= Claire Thompson (author) =

BDSM author

Claire Thompson is a BDSM author who has published over 85 novels since 1996.

== Career ==
Thompson started her writing career with Sarah's Awakening.

As a writer, Thompson explores the romance of male/female erotic submission, as well as the darker side of the BDSM experience. She has also written a collection of male homosexual BDSM erotic romances.

Thompson has been the recipient of numerous awards for her writing. She received the National Leather Association’s Pauline Réage Novel Award for 2010 for Submission Times Two as well as the Golden Flogger Award (2017) for best BDSM Dark Erotica. She is a prolific writer, currently (2012) writing four novels per year.
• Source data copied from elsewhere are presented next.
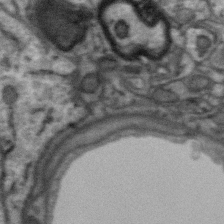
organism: Zebra finch
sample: Brain
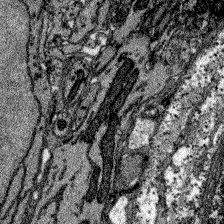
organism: Zebrafish
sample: Larval olfactory bulb
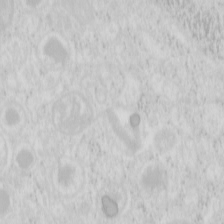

Previously she has published with Ellora's Cave, Samhain Publishing, Black Lace Series, and others. She created her own imprint, Romance Unbound Publishing, in 2009.

== Novels ==
This is a partial list of novels.
- 2009 Texas Surrender. Published by Romance Unbound Publishing. November 10, 2009.
- 2009 Accidental Slave. Booksurge Publishing. February 11, 2009.
- 2010 Cowboy Poet. Published by Romance Unbound Publishing. November 5, 2010.
- 2011 Enslaved. October 12, 2011.
- 2012 The Auction. Romance Unbound Publishing. October 19, 2012.
- 2012 Jewel Thief. Romance Unbound Publishing. November 1, 2012.
- 2014 The Inner Room. Romance Unbound Publishing. June 20, 2014.
- 2015 Handyman. Romance Unbound Publishing. November 3, 2015.
- 2016 No Safeword. CreateSpace. January 15, 2016.

== Personal life ==
Thompson has two children, a son and a daughter. Thompson is a submissive. Thompson lives in New York (state).